▶ **Raw data**:

---

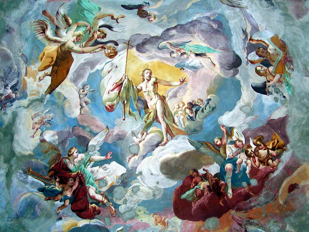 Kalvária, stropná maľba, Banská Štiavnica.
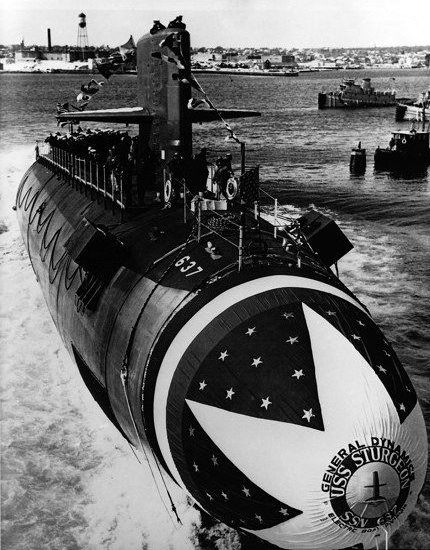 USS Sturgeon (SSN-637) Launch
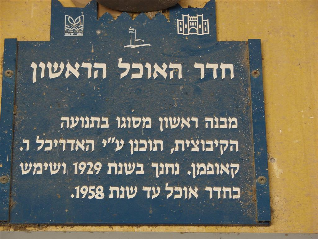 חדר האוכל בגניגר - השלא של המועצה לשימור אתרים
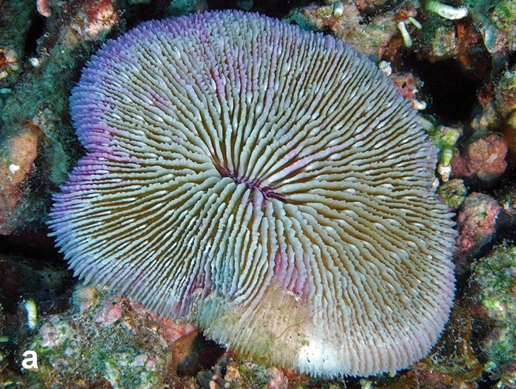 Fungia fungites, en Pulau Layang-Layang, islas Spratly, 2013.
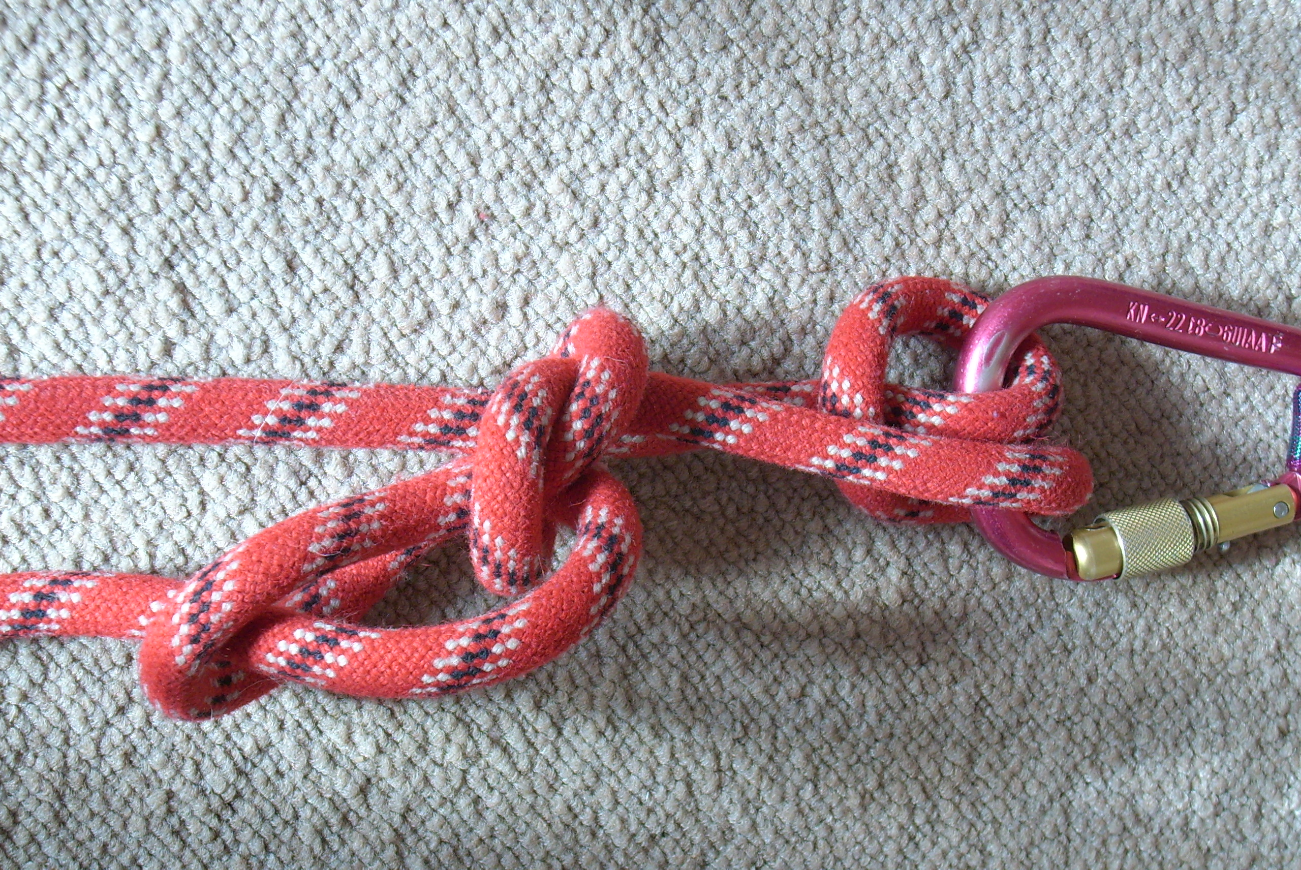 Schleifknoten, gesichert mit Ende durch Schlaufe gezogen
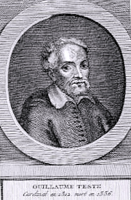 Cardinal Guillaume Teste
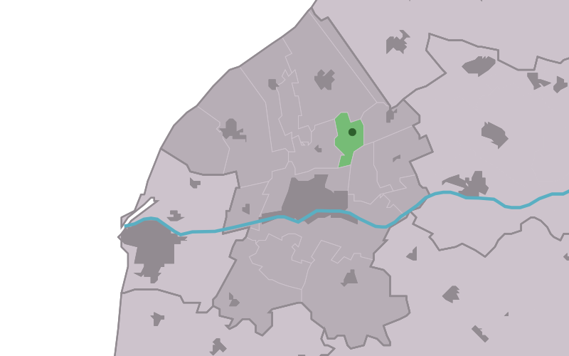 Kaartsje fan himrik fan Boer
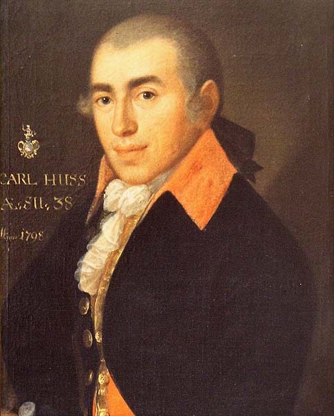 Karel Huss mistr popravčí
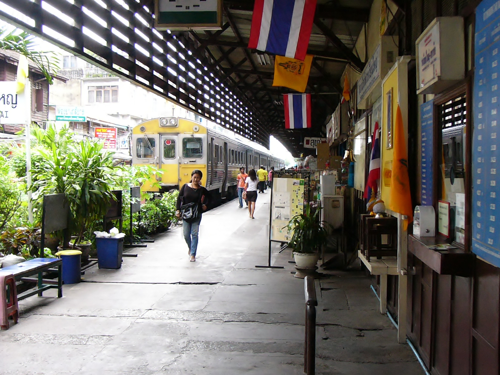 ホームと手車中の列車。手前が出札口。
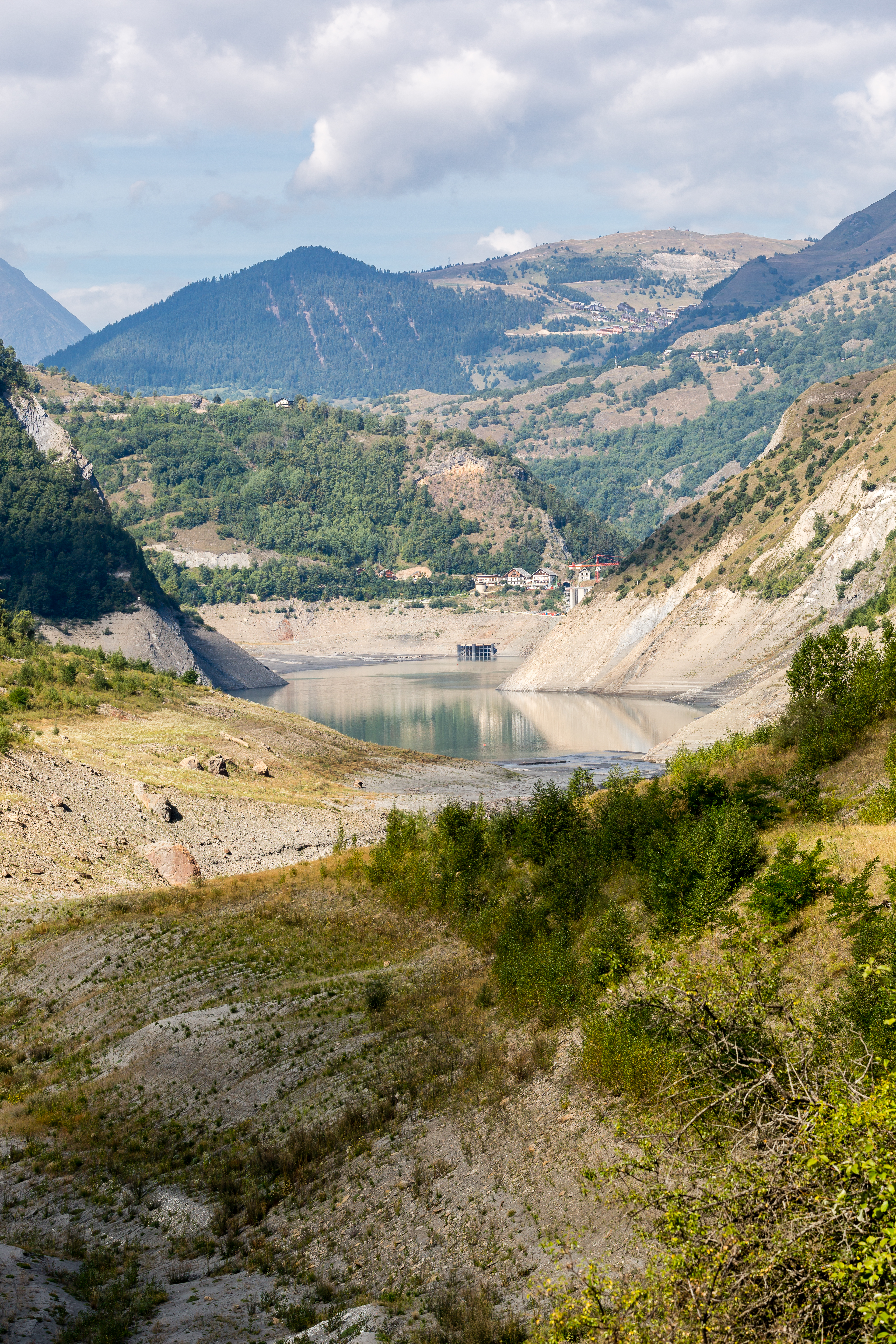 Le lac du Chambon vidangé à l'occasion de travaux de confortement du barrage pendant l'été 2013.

---

I need the lines from the one containing "Fungia fungites, en" through the end of the records retyped exactly, with the pictures left out.

▶ **Completed exercise**:
 Fungia fungites, en Pulau Layang-Layang, islas Spratly, 2013.
 Schleifknoten, gesichert mit Ende durch Schlaufe gezogen
 Cardinal Guillaume Teste
 Kaartsje fan himrik fan Boer
 Karel Huss mistr popravčí
 ホームと手車中の列車。手前が出札口。
 Le lac du Chambon vidangé à l'occasion de travaux de confortement du barrage pendant l'été 2013.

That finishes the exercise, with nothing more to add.